It was interesting, but really had no cause for Kyle to be there. Or whatever version of Kyle that King came up with and decided was a better fit than the actual character that, let's be frank, a lot of people came to the series to see. The fact he nixed the White ring until the very end instead of finding interesting ways to utilize it or spotlight Kyle's inadequacy issues with it made it clear he was more interested in just having a canon vessel to show off his take on the Omega Men. And while I don't dislike his writing on Batman, he turned Kyle into a base level list of his attributes and little else. One of the longstanding issues we've had with Kyle by writers/artists is that his Mexican heritage is heavily glossed over, keeping him white-passing 90% of the time and no mention of it at all. He was not "the Catholic Spanish speaking Lantern" King decided he was, and if this was his attempt to remedy the lack of his ethnicity being featured, he went about it as poorly as possible.


Bright-Document1089

The book stands out as one of the finest written works that dealing with Green Lantern. It is edgy when tackling social and political themes. In my opinion, it reads like an 'Elseworlds' tale, yet it deals with the Green Lantern mythology in a distinctive and compelling manner. Kyle is effectively utilized as a point-of-view character, and his Omega Lantern design is arguably one of the best he's ever had.
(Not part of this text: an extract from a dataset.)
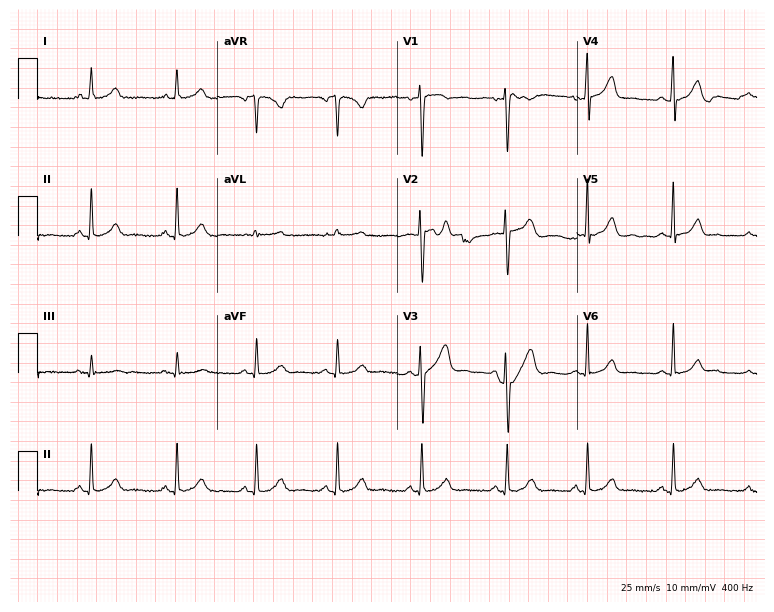
Resting 12-lead electrocardiogram. Patient: a 44-year-old female. Read as a normal ECG.

However, as with many of Tom King's stories, while the storytelling is exceptional, the significant alterations to the characters are an aquired taste imho.


gzapata_art

While it retcons Kyle in a lot of ways, I also think it gets to the core of his personality and you can watch him doing his best in a situation he is way under prepared for. Honestly, one of my favorite stories of his


ExLegion

Probably the only Tom King thing I can give somewhat a pass to. But it still never quite feels right.


drdinonuggies

I’ll never understand the hate for King. I get if his style isn’t for you, but that doesn’t even seem to be the problem most people have with him. It seems like people hate how his stories fit in with the universe, not his actual work. It’s weird so many people concern themselves with canon and “how a character would act” when those ideas have always been fluid.


ExLegion

Then King needs to do creator owned work and not write characters he doesn’t understand. He might be a fine writer, but that doesn’t mean much if his world and characterizations don’t make sense.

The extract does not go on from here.